Work instruction:
Each record should be retyped word for word.

==== Source data

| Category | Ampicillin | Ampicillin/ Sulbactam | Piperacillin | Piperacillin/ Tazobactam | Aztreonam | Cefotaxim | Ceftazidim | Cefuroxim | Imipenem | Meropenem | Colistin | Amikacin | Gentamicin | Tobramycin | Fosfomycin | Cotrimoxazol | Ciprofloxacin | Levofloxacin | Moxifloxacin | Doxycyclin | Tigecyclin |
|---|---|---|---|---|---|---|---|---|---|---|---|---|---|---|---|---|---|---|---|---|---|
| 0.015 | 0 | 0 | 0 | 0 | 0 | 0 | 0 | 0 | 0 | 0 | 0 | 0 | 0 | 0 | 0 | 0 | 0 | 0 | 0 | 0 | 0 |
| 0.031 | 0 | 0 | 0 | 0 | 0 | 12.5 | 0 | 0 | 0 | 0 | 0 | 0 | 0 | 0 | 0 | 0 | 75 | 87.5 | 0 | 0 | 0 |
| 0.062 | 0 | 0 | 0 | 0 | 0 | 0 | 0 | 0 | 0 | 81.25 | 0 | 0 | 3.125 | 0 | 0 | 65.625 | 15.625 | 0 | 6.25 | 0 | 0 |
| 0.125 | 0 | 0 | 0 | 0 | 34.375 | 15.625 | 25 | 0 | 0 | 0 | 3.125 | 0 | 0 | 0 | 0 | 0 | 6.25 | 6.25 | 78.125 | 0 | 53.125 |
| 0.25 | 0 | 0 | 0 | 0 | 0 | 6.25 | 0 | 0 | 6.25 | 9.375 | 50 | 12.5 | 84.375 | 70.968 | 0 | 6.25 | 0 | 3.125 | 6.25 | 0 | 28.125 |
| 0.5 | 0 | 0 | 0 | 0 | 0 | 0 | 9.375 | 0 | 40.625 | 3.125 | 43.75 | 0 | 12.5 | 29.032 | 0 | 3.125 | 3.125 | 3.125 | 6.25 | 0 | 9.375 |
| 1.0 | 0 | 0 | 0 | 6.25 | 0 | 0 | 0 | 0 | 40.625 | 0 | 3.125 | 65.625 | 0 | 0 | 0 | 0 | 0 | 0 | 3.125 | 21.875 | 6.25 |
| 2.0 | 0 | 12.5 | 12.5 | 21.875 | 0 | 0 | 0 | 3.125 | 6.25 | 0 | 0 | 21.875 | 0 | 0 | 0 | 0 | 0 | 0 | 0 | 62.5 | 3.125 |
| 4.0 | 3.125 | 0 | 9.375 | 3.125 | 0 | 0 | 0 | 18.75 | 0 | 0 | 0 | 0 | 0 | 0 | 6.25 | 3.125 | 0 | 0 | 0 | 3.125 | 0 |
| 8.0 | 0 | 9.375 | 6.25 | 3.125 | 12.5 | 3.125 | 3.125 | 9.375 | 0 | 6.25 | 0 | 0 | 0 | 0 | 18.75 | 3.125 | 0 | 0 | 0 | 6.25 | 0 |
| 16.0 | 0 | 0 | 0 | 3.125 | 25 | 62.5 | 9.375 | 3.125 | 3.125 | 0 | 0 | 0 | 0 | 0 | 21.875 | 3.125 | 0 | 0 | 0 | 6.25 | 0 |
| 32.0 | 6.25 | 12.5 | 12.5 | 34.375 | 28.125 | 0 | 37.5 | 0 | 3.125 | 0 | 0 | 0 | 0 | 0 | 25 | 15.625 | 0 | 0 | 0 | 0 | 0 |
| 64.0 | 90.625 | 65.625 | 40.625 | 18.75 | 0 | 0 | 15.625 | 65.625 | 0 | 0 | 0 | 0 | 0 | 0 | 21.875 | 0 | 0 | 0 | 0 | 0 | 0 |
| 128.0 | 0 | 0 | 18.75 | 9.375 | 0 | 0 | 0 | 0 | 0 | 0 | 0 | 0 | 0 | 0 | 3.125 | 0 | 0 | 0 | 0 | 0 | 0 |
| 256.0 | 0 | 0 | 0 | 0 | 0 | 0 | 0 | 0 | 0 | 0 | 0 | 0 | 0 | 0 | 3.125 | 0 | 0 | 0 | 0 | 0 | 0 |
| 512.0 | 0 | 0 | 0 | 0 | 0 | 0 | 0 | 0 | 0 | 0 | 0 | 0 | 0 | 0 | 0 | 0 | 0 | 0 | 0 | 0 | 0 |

========

Response to the exercise:
| Category | Ampicillin | Ampicillin/ Sulbactam | Piperacillin | Piperacillin/ Tazobactam | Aztreonam | Cefotaxim | Ceftazidim | Cefuroxim | Imipenem | Meropenem | Colistin | Amikacin | Gentamicin | Tobramycin | Fosfomycin | Cotrimoxazol | Ciprofloxacin | Levofloxacin | Moxifloxacin | Doxycyclin | Tigecyclin |
|---|---|---|---|---|---|---|---|---|---|---|---|---|---|---|---|---|---|---|---|---|---|
| 0.015 | 0 | 0 | 0 | 0 | 0 | 0 | 0 | 0 | 0 | 0 | 0 | 0 | 0 | 0 | 0 | 0 | 0 | 0 | 0 | 0 | 0 |
| 0.031 | 0 | 0 | 0 | 0 | 0 | 12.5 | 0 | 0 | 0 | 0 | 0 | 0 | 0 | 0 | 0 | 0 | 75 | 87.5 | 0 | 0 | 0 |
| 0.062 | 0 | 0 | 0 | 0 | 0 | 0 | 0 | 0 | 0 | 81.25 | 0 | 0 | 3.125 | 0 | 0 | 65.625 | 15.625 | 0 | 6.25 | 0 | 0 |
| 0.125 | 0 | 0 | 0 | 0 | 34.375 | 15.625 | 25 | 0 | 0 | 0 | 3.125 | 0 | 0 | 0 | 0 | 0 | 6.25 | 6.25 | 78.125 | 0 | 53.125 |
| 0.25 | 0 | 0 | 0 | 0 | 0 | 6.25 | 0 | 0 | 6.25 | 9.375 | 50 | 12.5 | 84.375 | 70.968 | 0 | 6.25 | 0 | 3.125 | 6.25 | 0 | 28.125 |
| 0.5 | 0 | 0 | 0 | 0 | 0 | 0 | 9.375 | 0 | 40.625 | 3.125 | 43.75 | 0 | 12.5 | 29.032 | 0 | 3.125 | 3.125 | 3.125 | 6.25 | 0 | 9.375 |
| 1.0 | 0 | 0 | 0 | 6.25 | 0 | 0 | 0 | 0 | 40.625 | 0 | 3.125 | 65.625 | 0 | 0 | 0 | 0 | 0 | 0 | 3.125 | 21.875 | 6.25 |
| 2.0 | 0 | 12.5 | 12.5 | 21.875 | 0 | 0 | 0 | 3.125 | 6.25 | 0 | 0 | 21.875 | 0 | 0 | 0 | 0 | 0 | 0 | 0 | 62.5 | 3.125 |
| 4.0 | 3.125 | 0 | 9.375 | 3.125 | 0 | 0 | 0 | 18.75 | 0 | 0 | 0 | 0 | 0 | 0 | 6.25 | 3.125 | 0 | 0 | 0 | 3.125 | 0 |
| 8.0 | 0 | 9.375 | 6.25 | 3.125 | 12.5 | 3.125 | 3.125 | 9.375 | 0 | 6.25 | 0 | 0 | 0 | 0 | 18.75 | 3.125 | 0 | 0 | 0 | 6.25 | 0 |
| 16.0 | 0 | 0 | 0 | 3.125 | 25 | 62.5 | 9.375 | 3.125 | 3.125 | 0 | 0 | 0 | 0 | 0 | 21.875 | 3.125 | 0 | 0 | 0 | 6.25 | 0 |
| 32.0 | 6.25 | 12.5 | 12.5 | 34.375 | 28.125 | 0 | 37.5 | 0 | 3.125 | 0 | 0 | 0 | 0 | 0 | 25 | 15.625 | 0 | 0 | 0 | 0 | 0 |
| 64.0 | 90.625 | 65.625 | 40.625 | 18.75 | 0 | 0 | 15.625 | 65.625 | 0 | 0 | 0 | 0 | 0 | 0 | 21.875 | 0 | 0 | 0 | 0 | 0 | 0 |
| 128.0 | 0 | 0 | 18.75 | 9.375 | 0 | 0 | 0 | 0 | 0 | 0 | 0 | 0 | 0 | 0 | 3.125 | 0 | 0 | 0 | 0 | 0 | 0 |
| 256.0 | 0 | 0 | 0 | 0 | 0 | 0 | 0 | 0 | 0 | 0 | 0 | 0 | 0 | 0 | 3.125 | 0 | 0 | 0 | 0 | 0 | 0 |
| 512.0 | 0 | 0 | 0 | 0 | 0 | 0 | 0 | 0 | 0 | 0 | 0 | 0 | 0 | 0 | 0 | 0 | 0 | 0 | 0 | 0 | 0 |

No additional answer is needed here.